Differential Diagnosis
Pulmonary tuberculosis must be differentiated from other diseases that cause cough, fever, night sweats, hemoptysis and weight loss, such as: brucellosis, bronchogenic carcinoma, Hodgkin lymphoma, bacterial pneumonia, sarcoidosis, mycoplasmal pneumonia.
Epidemiology and Demographics
Risk Factors
Risk factors for multi-drug resistant tuberculosis include exposure to an individual with MDR-TB, previous TB treatment, HIV infection, and a low socioeconomic status.
Screening
Screening for tuberculosis is generally done with using a mantoux tuberculin skin test, also known as a tuberculin skin test or a PPD. The test involves injecting a small amount of a purified protein derivative of the tuberculosis bacterium intradermally, and watching for a reaction in the following days.

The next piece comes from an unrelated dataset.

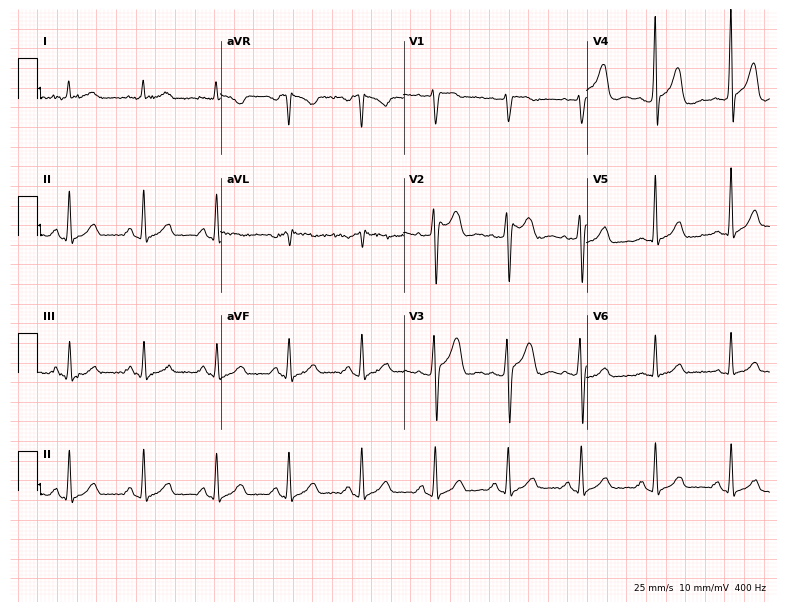
ECG (7.5-second recording at 400 Hz) — a male, 54 years old. Screened for six findings — first-degree AV block, right bundle branch block, left bundle branch block, sinus bradycardia, atrial fibrillation, sinus tachycardia — none is recorded. Findings outside these six are not listed.

Natural history, complications and prognosis
Tuberculosis has been classified as primary and post primary infection. It can have pulmonary and extra pulmonary manifestations as well as severe parenchymal, vascular, pleural and chest wall complications. The post primary infection can be due to a recent infection or reactivation of an old infection. Further multi drug resistant strains can develop through acquired resistance through inadequate treatment / treatment failure as well as slow gradual genetic mutation resulting in primary resistance. These are transmitted to healthy people resulting in emerging multi drug resistant strains. They can be rifampicin resistant, multi drug resistant, extensively drug resistant and totally drug resistant. The more the number of drugs the strain is resistant to , the poorer is the prognosis.